Happy Wednesday and Day 209 of Another 100 Days of Hannah ...and Counting, y'all!
I feel like I had a thought on what to blog about tonight… now, what was it?
Yeah, it’s not coming to me, so I guess I’ll just start writing again and see what happens.
Do y’all have mentors in your lives? You know, people who you can go to with the hard things for wisdom and encouragement?
If I’m honest, there have probably been several people over the years who have served in a mentor-like role for me – my undergrad piano teacher, my residency advisor, and my organ teacher to name a few. Out of these though, the one area that I feel like I’ve had the fewest mentors in is my faith.
Sure, there have been pastors and Sunday School teachers who have been there on Sundays, but there have been very few people in my life whom I feel comfortable actually going to with questions about this Christian walk.

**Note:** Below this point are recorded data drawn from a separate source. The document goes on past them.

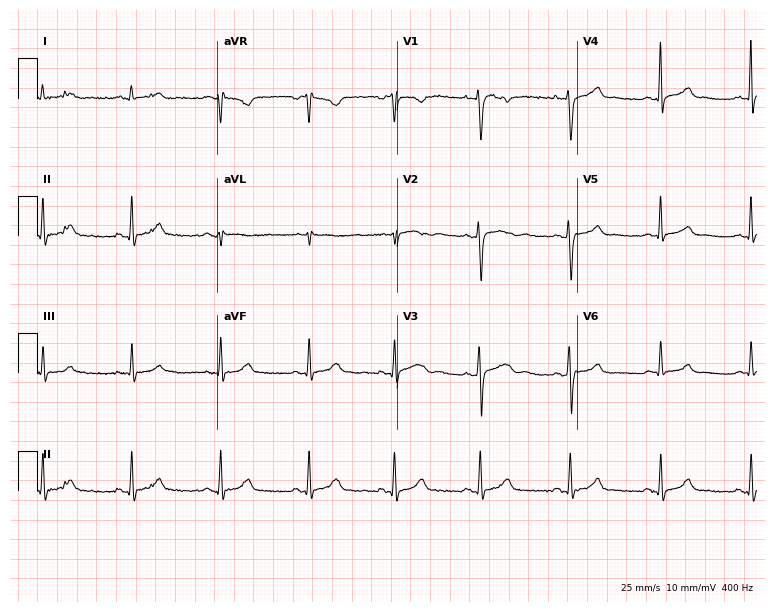
12-lead ECG from a 22-year-old woman (7.3-second recording at 400 Hz). Recorded interpretation: within normal limits.
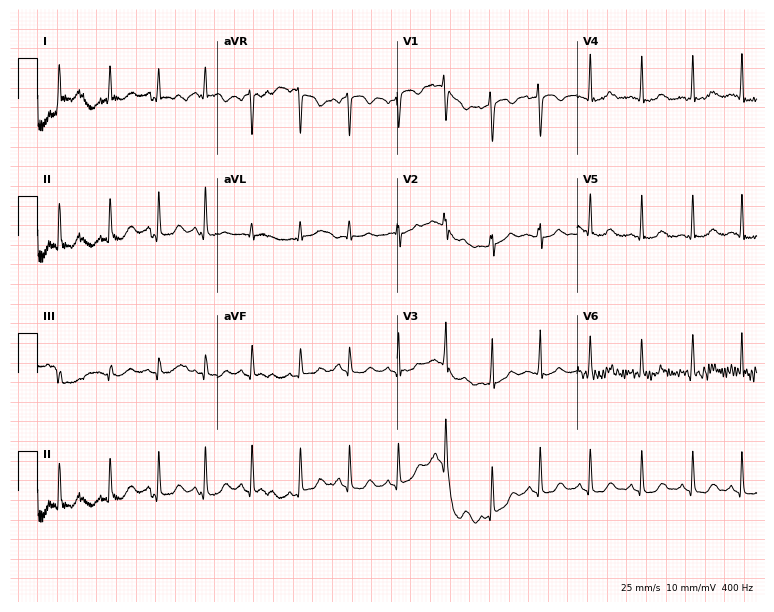
12-lead ECG from a 21-year-old woman (7.3-second recording at 400 Hz). Shows sinus tachycardia (a sinus rate of 100 beats per minute or more).
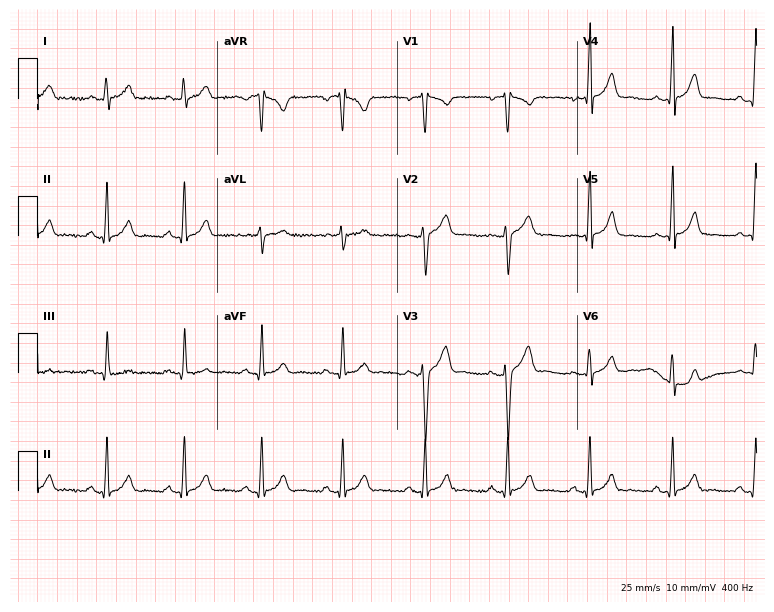
12-lead ECG from a male, 43 years old (7.3-second recording at 400 Hz). Recorded interpretation: within normal limits.
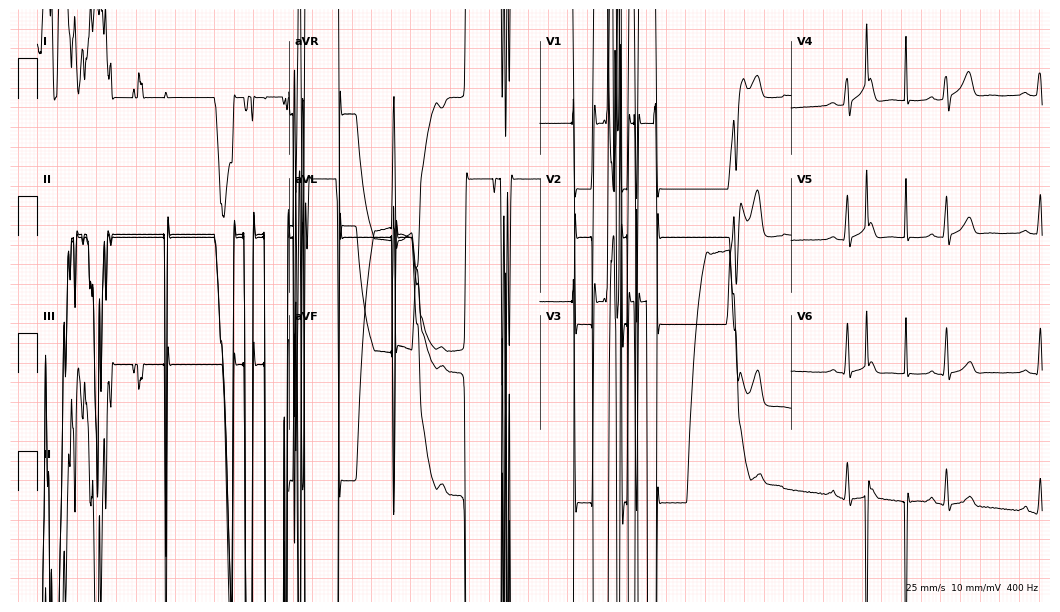
Electrocardiogram, a 23-year-old male patient. Of the six screened findings (first-degree AV block, right bundle branch block, left bundle branch block, sinus bradycardia, atrial fibrillation, sinus tachycardia), none is recorded.
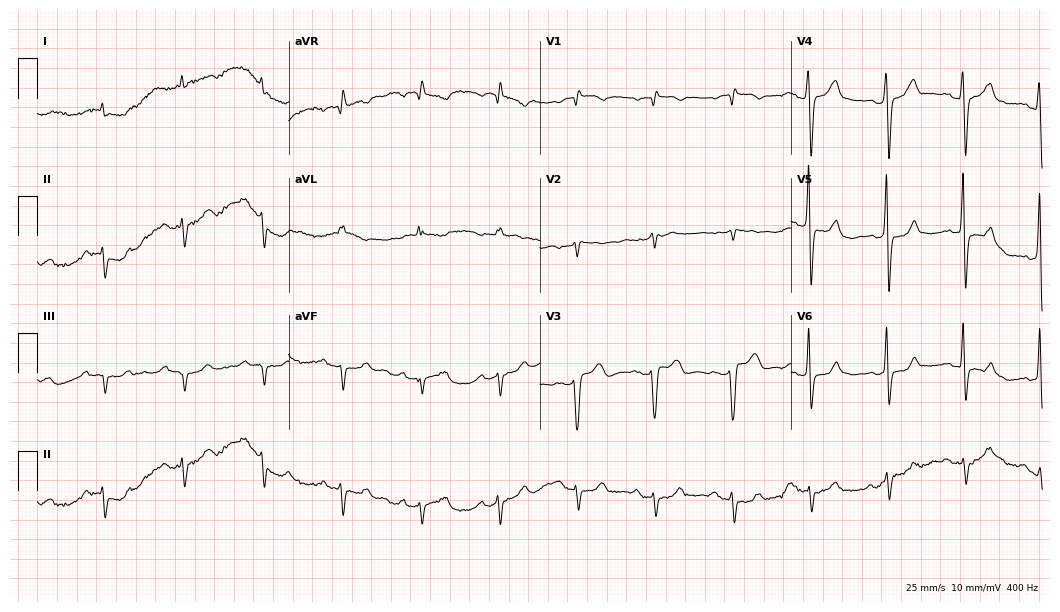
Resting 12-lead electrocardiogram (10.2-second recording at 400 Hz). Patient: a female, 79 years old. None of these six findings is recorded: first-degree AV block, right bundle branch block (RBBB), left bundle branch block (LBBB), sinus bradycardia, atrial fibrillation (AF), sinus tachycardia. Only these six findings were labelled.
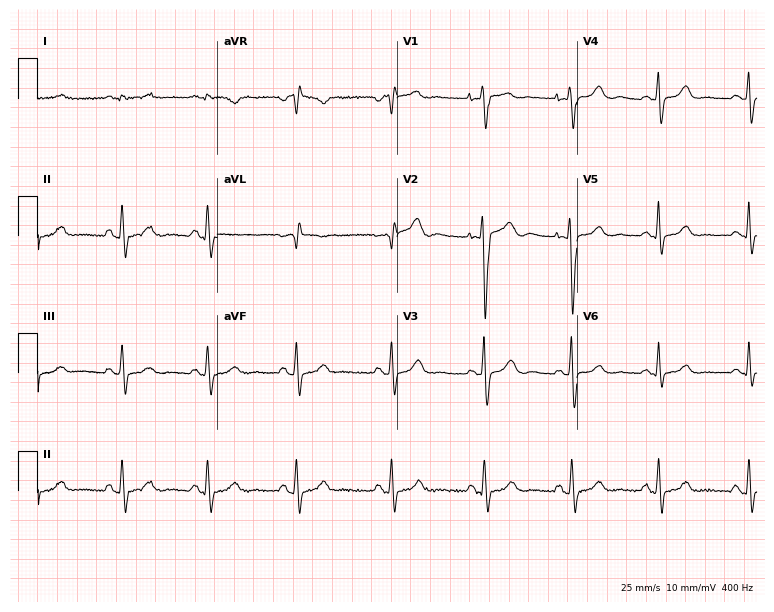
Electrocardiogram, a 31-year-old woman. Of the six screened findings (first-degree AV block, right bundle branch block (RBBB), left bundle branch block (LBBB), sinus bradycardia, atrial fibrillation (AF), sinus tachycardia), none is recorded.
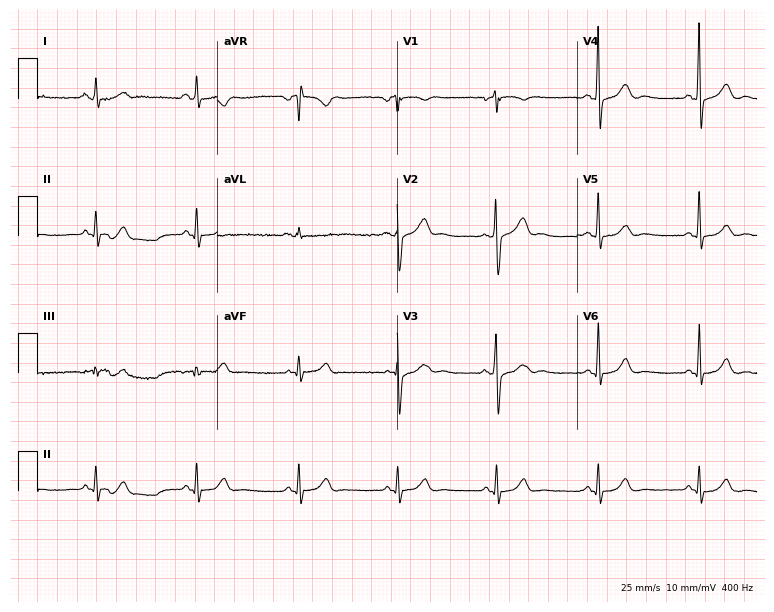
Resting 12-lead electrocardiogram (7.3-second recording at 400 Hz). Patient: a male, 47 years old. Read as a normal ECG.
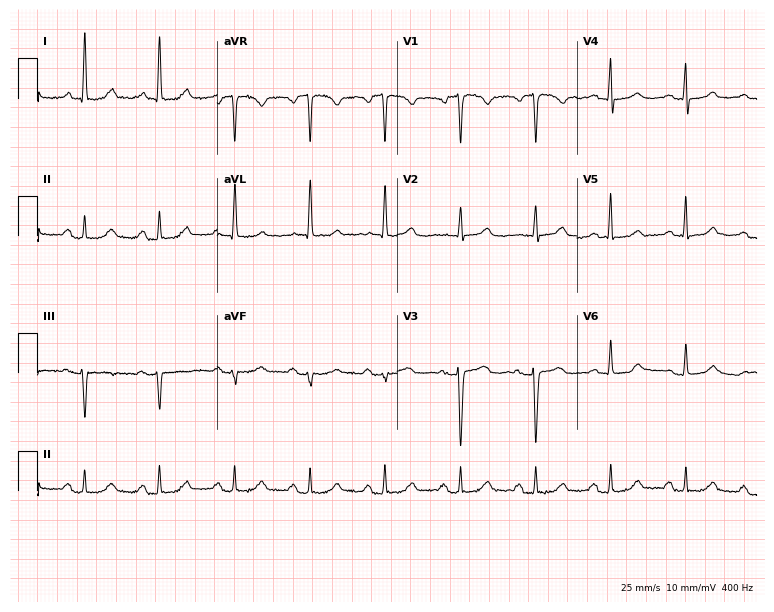
ECG — a 65-year-old female patient. Screened for six findings — first-degree AV block, right bundle branch block, left bundle branch block, sinus bradycardia, atrial fibrillation, sinus tachycardia — none is recorded.
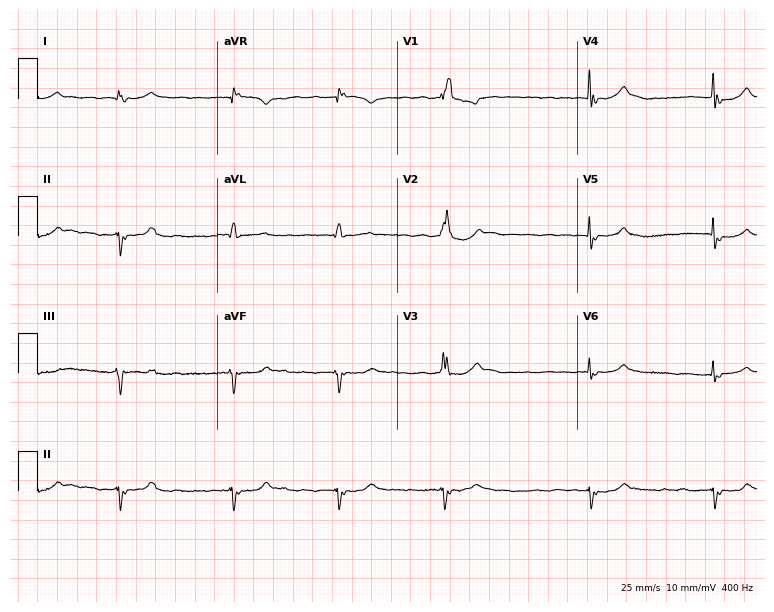
Resting 12-lead electrocardiogram. Patient: an 81-year-old woman. The tracing shows right bundle branch block, atrial fibrillation.
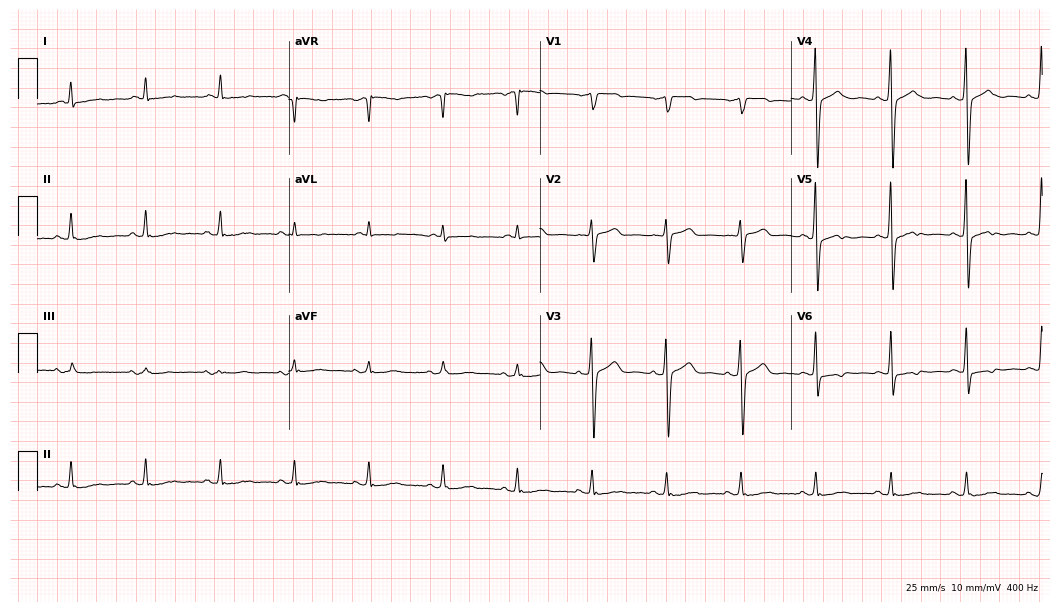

Y’all, I’m no expert, but I’m pretty sure that’s not how it’s supposed to be. As the body of Christ, we are meant to be unified – to be a family – working together to build each other up into the fullness of Christ. Yet, so often, I feel like faith is something that is either kept quiet or left for Sunday morning’s.
Unfortunately, in most of my life, that disconnect is a barrier that I really don’t know how to breach. I’m not the most vulnerable person and quite honestly don’t want to have deep, meaningful conversations with just anyone, but yet, I feel guiltily responsible for any times that I have the opportunity for more depth, yet choose to remain in superficial conversation.
However, I can’t help but wonder if part of this fellowship, this community, is found in intentionality – simply setting aside time to dedicate to meaningful conversation, rather than simply hoping that sitting reactants in close proximity will create the desired products.
If that’s the case, well, y’all, I guess I’ve got work to do.